Chris Umiastowski is the growth investor for Globe Investor’s Strategy Lab. Follow his contributions here and view his model portfolio here.

Today I’m pulling the trigger and investing the remaining cash in my Strategy Lab growth portfolio.

When we started Strategy Lab in mid-September, I decided to keep some powder dry and put only put about 80 per cent of the imaginary $50,000 I was given into the market. (My index investor and dividend investor colleagues are both fully invested, while my value investor colleague, Norm Rothery, left himself with an even bigger cash cushion than I did.)

I’m glad I have the cash on hand, because a long-term investor’s greatest strength is his ability to turn the short-term ups and downs of Wall Street to his advantage. Right now, I believe there’s an opportunity in the shares of online travel agent Priceline.com Inc.

The opportunity arises, at least in part, from the problems facing the Italian economy. Priceline generates a lot of its growth from Europe, and the depressing Italian headlines are a key factor behind the 5 per cent decline in the company’s shares on Monday.

 It’s always nice to do your buying when shares go on sale for reasons that are neither specific to the business you are buying nor long-term issues. In this case, the bleak outlook for the European economy is dragging down the shares of Priceline and other travel-related companies for an entirely understandable reason – tourism tends to tail off during a downturn.

But downturns don’t last forever. Over the long term I’m about as worried about the travel industry collapsing as I am concerned that the Mayans were right, and come Dec. 21 we’re all goners.

I’ve got enough cash in the portfolio to buy 14 shares of Priceline.com, which is exactly what I’m doing in the wake of Monday’s selloff.
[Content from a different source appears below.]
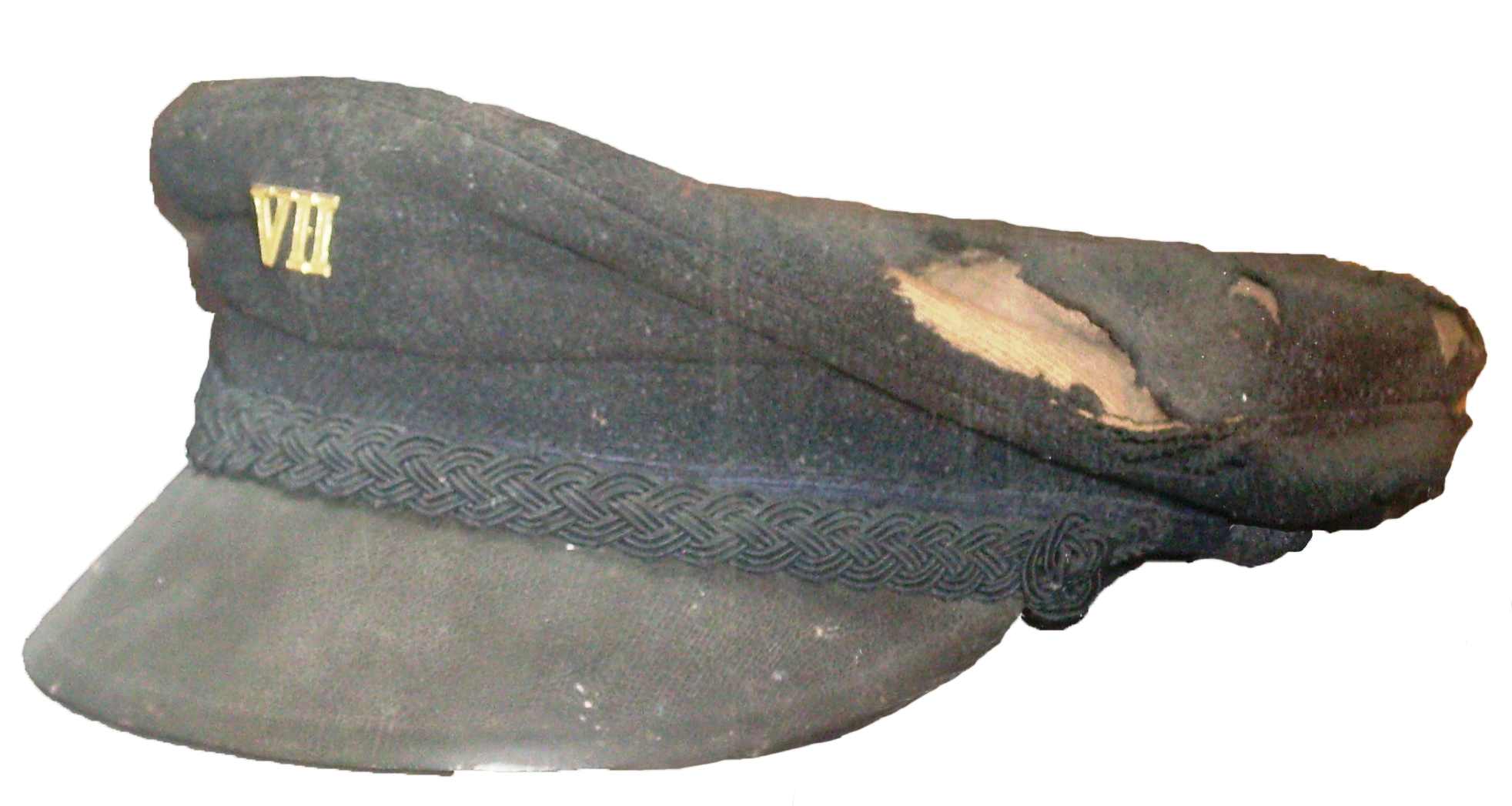 Srpski (latinica): Đačka kapa, prva polovina XX veka. Kapu su nosili učenici Gimnazije u Leskovcu. Na prednjoj strani je oznaka razreda.

I do so knowing that the stock will continue to be volatile, and there are no guarantees I’ll be right in making this call.

Still, I believe there’s a lot to like about Priceline, beginning with the fact that it is the largest online travel agent on the planet. The company is significantly larger than its closest competitor, Expedia; it’s also much more profitable, and growing significantly faster.
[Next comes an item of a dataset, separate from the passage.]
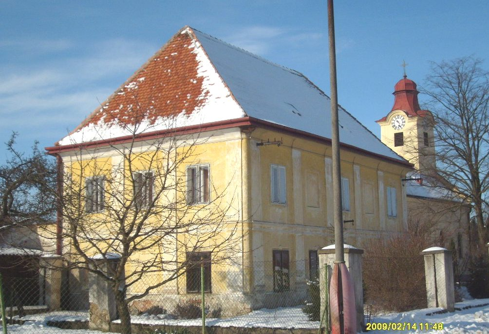 Fara ve Dvorech nad Lužnicí

I think Priceline has a lot of growth left. A report from Piper Jaffray earlier this year pegged the company’s market share in Europe at just 6 per cent. That level is three times higher than Expedia, the No. 2 player, and six times higher than Orbitz.

Ponder those figures carefully: This is an industry where a clear market leader is established, yet the total market share of all online travel agents combined is barely nudging the double digits. The numbers suggest the industry has a lot of room to expand – and that Priceline is the company best positioned to take advantage of the growth.

It is best known in the United States for its successful “name your own price” model. It buys wholesale hotel space and resells it in an auction-like process.

Yet about 85 per cent of Priceline’s profits come from Booking.com, a business it acquired in 2005, and one that is still unfamiliar to many North American travellers. It follows a more traditional agency model, where hotels list their rooms at whatever prices they want, and Booking.com takes a small commission on sales.

The moat around the business is its enormous reach. Last quarter, Booking.com business reported 245,000 hotel properties in its network, up a whopping 44 per cent from a year earlier, while its hotel bookings grew 36 per cent.

Bookings.com has become the clear market leader in the business, which affords Priceline the ability to invest in marketing and scale up its product to continue outgrowing its competitors for years to come.

According to S&P Capital IQ estimates, Priceline will bring in earnings of $37.67 (U.S.) a share next year, putting the stock’s price-to-earnings ratio just north of 17.

That looks very attractive compared to stable but much slower growing businesses such as McDonald’s (forward P/E of 15.5) and Coca-Cola (forward P/E of 17.2).

By 2016, analysts expect Priceline to pull in almost $58 in earnings per share.

If so, we’ll likely be looking at a stock price approaching $900. If the economy doesn’t get in the way, and growth remains strong, breaching $1,000 per share seems very likely.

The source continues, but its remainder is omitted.